21. Discuss the continuity of the following functions:
(a) \(f(x)=sinx+cosx\)
(b) \(f(x)=sinx–cosx\)
(c) \(f(x)=sinx.cosx\)

22. Discuss the continuity of the cosine, cosecant, secant and cotangent functions.

23. Find all points of discontinuity of f, where
\(f(x)=\begin{cases}\frac{sinx}{x}, & \text{if} & x< 0\\x+1,  & \text{if} & x\ge 0 \end{cases}\)

24. Determine if f defined by \(f(x)=\begin{cases}x^2 sin(\frac{1}{x}), & \text{if} & x\ne 0\\0,  & \text{if} & x=0 \end{cases}\) is a continuous function?

25. Examine the continuity of f, where f is defined by \(f(x)=\begin{cases}sinx-cosx, & \text{if} & x\ne 0\\-1,  & \text{if} & x=0 \end{cases}\).

Find the values of k so that the function f is continuous at the indicated point in Exercises 26 to 29.

26. \(f(x)=\begin{cases}\frac{k cosx}{\pi – 2x}, & \text{if} & x\ne \frac{\pi}{2}\\3,  & \text{if} & x=\frac{\pi}{2} \end{cases}\) at \(x=\frac{\pi}{2}\).

27. \(f(x)=\begin{cases}kx^2, & \text{if} & x\le 2 \\3,  & \text{if} & x>2 \end{cases}\) at \(x=2\).

28. \(f(x)=\begin{cases}kx+1, & \text{if} & x\le \pi \\cosx,  & \text{if} & x>\pi \end{cases}\) at \(x=\pi\).

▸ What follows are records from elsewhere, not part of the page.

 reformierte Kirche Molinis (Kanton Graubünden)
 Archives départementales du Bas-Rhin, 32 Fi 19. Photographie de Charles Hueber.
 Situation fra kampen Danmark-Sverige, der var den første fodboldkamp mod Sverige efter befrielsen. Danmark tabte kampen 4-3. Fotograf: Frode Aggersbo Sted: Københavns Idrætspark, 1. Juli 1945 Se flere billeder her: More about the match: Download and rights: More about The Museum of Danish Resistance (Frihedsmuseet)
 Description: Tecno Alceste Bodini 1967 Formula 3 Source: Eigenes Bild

29. \(f(x)=\begin{cases}kx+1, & \text{if} & x\le 5 \\3x-5,  & \text{if} & x>5 \end{cases}\) at \(x=5\).

30. Find the values of a and b such that the function defined by: \(f(x)=\begin{cases}5, & \text{if} & x≤2\\ax+b,  & \text{if} & 2<x<10\\21, & \text{if} & x\ge 10\end{cases}\) is a continuous function.

31. Show that the function defined by \(f(x)=cos(x^2)\) is a continuous function.

32. Show that the function defined by \(f(x)=|cosx|\) is a continuous function.

33. Examine that \(sin|x|\) is a continuous function.

34. Find all the points of discontinuity of f defined by \(f(x)=|x|–|x+1|\).

 Continuity and Differentiability

Exercise 5.2

Differentiate the functions with respect to x in Exercises 1 to 8.

1. \(sin(x^2+5)\)

2. \(cos(sinx)\)

3. \(sin(ax+b)\)

4. \(sec⁡(tan⁡√x )\)

5. \(\frac{sin⁡(ax+b)}{cos⁡(cx+d)}\)

6. \(cos x^3. sin^2⁡(x^5)\)

7. \(2\sqrt{cot⁡(x^2)}\)

8. \(cos⁡(√x)\)

9. Prove that the function f given by \(f(x)=|x–1|, x∈R\) is not differentiable at \(x=1\).

10. Prove that the greatest integer function defined by \(f(x)=[x], 0<x<3\) is not differentiable at x=1 and x=2.